Fig. 1 shows XRD patterns of different catalysts. The first broad peak at 24.8° is associated with (002) plane of the carbon support. The diffraction peaks at about 39.2°, 45.8°, 67.5° and 81.3° are attributed to Pt(111), Pt(200), Pt(220) and Pt(311), respectively, showing a face-centred cubic (fcc) structure. The peaks of the other catalysts noticeably shift towards higher 2θ value while no additional diffraction peaks appear, indicating that PtNi/C catalyst shows the fcc structure with a decrease of lattice parameter due to alloying Pt with Ni. Based on the peak position of Pt(220), the lattice constant was calculated according to Bragg's law,²⁵ and the value is 0.388, 0.386 and 0.386 nm for PtNi/C, PtNi–Ru/C and PtRu/PtNi/C catalysts, respectively. Compared with PtNi/C catalyst, the displacement of Ni by Ru further induces the peaks a slight shift to a higher angle in PtNi–Ru/C and PtRu/PtNi/C catalysts due to the alloying Pt with Ru. PtRu/PtNi/C catalyst has sharper diffraction peaks than PtNi–Ru/C catalyst, indicative of the increased crystallinity after H₂ annealing.

Fig. 1 XRD patterns of different catalysts.

The morphologies and corresponding particle size distribution of PtNi/C and PtRu/PtNi/C catalysts were characterized by TEM, as shown in Fig. 2a–d. The mean particle size of PtNi/C catalyst is 3.1 nm, which is smaller than that of PtRu/PtNi/C catalyst (4.3 nm). Furthermore, it can be observed that the particles of PtNi/C catalyst are uniformly dispersed on the carbon support with a narrow size distribution. Comparatively, the larger particles size and broader particle distribution for PtRu/PtNi/C catalyst are attributed to the galvanic replacement reaction and the subsequent annealing treatment, which induced the growth and agglomeration of some nanoparticles. The high resolution TEM (HRTEM) images are inserted in Fig. 2a and c. The crystal lattice fringes are clearly visible and the lattice fringes distance is about 0.223 nm and 0.221 nm for PtNi/C and PtRu/PtNi/C catalysts, respectively, which is assigned to the crystalline face of the Pt(111) plane.
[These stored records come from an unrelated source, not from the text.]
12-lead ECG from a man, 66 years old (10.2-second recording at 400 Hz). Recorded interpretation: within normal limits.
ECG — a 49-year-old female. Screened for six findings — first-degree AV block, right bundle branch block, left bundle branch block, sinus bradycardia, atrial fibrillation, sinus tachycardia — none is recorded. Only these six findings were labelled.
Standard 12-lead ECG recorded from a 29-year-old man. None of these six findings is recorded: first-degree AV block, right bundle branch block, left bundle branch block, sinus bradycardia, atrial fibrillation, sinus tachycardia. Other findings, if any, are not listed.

The values are smaller than the standard data of 0.227 nm for Pt(111) due to the lattice contraction upon alloying (reference code: 00-001-1190). HADDF-STEM image and the corresponding EDS mappings in Fig. 2e show that the intensity distribution of Ni, Pt and Ru elements are similar on the carbon support in PtRu/PtNi/C catalyst. Fig. 2f confirms the existence of C, Pt, Ru and Ni elements. The atomic content of Pt, Ru and Ni is 69.4%, 25.0% and 5.6%, respectively. During the galvanic replacement reaction, most of the surface Ni was displaced by Ru ions. The following annealing treatment in H₂ atmosphere may induce segregation of Pt to the surface of nanoparticles and leads to the formation of PtRu skin surface.^26,27 HADDF-STEM image and the corresponding EDS mappings in Fig. 3 suggest that the PtRu/PtNi/C catalyst has a core–shell structure with PtRu on the surface and PtNi in the core.
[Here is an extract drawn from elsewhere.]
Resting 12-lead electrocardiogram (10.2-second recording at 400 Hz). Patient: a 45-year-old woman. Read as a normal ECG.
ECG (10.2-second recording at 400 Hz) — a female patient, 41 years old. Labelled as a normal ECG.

Fig. 2 TEM images and the corresponding particle size distribution of PtNi/C (a), (b) and PtRu/PtNi/C (c), (d) catalysts; HAADF-STEM image with corresponding EDS mappings (e), and EDS spectrum (f) of the PtRu/PtNi/C catalyst.
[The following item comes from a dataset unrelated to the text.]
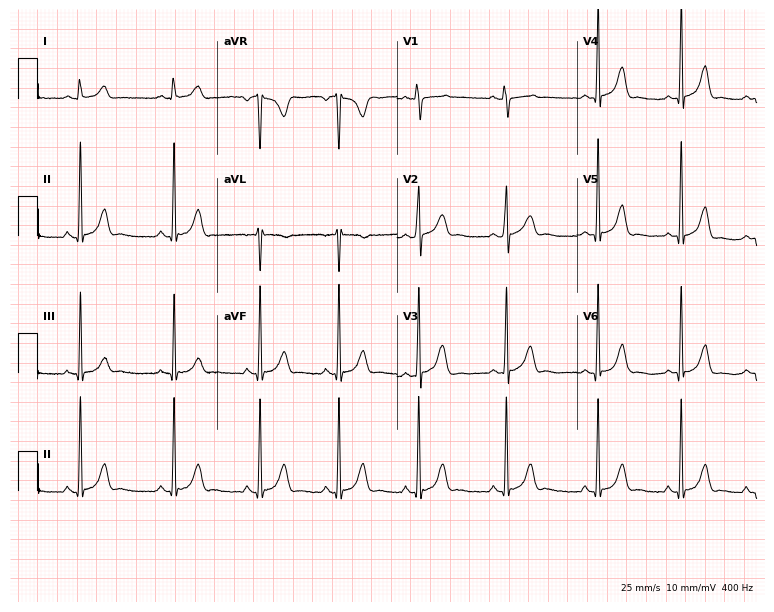
ECG — a female patient, 21 years old. Labelled as a normal ECG.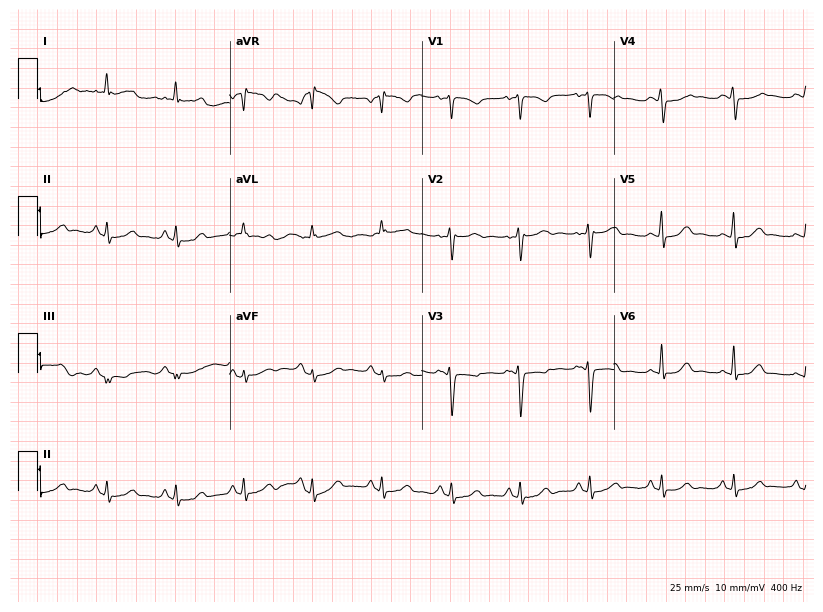
12-lead ECG from a 22-year-old woman (7.8-second recording at 400 Hz). Recorded interpretation: within normal limits.

Fig. 3 HAADF-STEM image with corresponding EDS mappings of Pt, Ru and Ni elements in the PtRu/PtNi/C catalyst.

XPS measurements were carried out to elucidate the surface composition and oxidation state of Pt, Ru and Ni elements in PtNi/C, PtNi–Ru/C and PtRu/PtNi/C catalysts. The spectra of Pt 4f, Ru 3p, and Ni 2p in these catalysts are shown in Fig. 4. Pt 4f spectra contain two peaks corresponding to the Pt 4f_7/2 and Pt 4f_5/2 states from spin–orbital splitting. The Pt 4f_7/2 spectra were deconvoluted with two different Pt oxidation states of Pt(0) and Pt(II), corresponding to the peaks at 71.6 and 72.4 eV. The data in Table 1 shows that the atomic ratio of Pt(0) in PtRu/PtNi/C catalyst is 77.7%, higher than 61.2% of PtNi–Ru/C catalyst and 67.7% of PtNi/C catalyst, indicating that the content of alloyed Pt increases after H₂ annealing treatment. The Ru 3p_3/2 signals can be deconvoluted into two peaks with binding energies corresponding to Ru(0) and Ru(IV) oxide, as shown in Fig. 4b. The Ru 3p signals in PtRu/PtNi/C and PtNi–Ru/C catalysts confirm the successful galvanic replacement of Ni in RuCl₃ solution. The content of Ru(0) is 66.2% in PtRu/PtNi/C catalyst, higher than 58.7% in PtNi–Ru/C catalyst. The existence of atomic Pt and Ru further proves that PtRu alloy was formed and the alloy degree increased after H₂ annealing treatment in PtRu/PtNi/C catalyst. From the spectra in Fig. 4c, it can be seen that the Ni 2p_3/2 peak was deconvoluted into three peaks at about 853.0, 855.9 and 861.2 eV, which are assigned to Ni(0), Ni(OH)₂ and NiO(OH), respectively.²⁸ The content of Ni(OH)₂ is 51.3% for PtRu/PtNi/C catalyst as the main existent form of Ni in the catalyst. The nickel hydroxides (NiO(OH) and Ni(OH)₂) possess high proton and electron conductivities, in favor of CO electro-oxidation. Nevertheless, the metallic Ni with the content of 32% indicates the existence of PtNi alloy in PtRu/PtNi/C catalyst in combination with the diffraction peak shift in XRD patterns. In addition, the peak intensity of Ni 2p_3/2 for PtRu/PtNi/C catalyst is much smaller than that of PtNi/C catalyst, as a result of the galvanic displacement reaction.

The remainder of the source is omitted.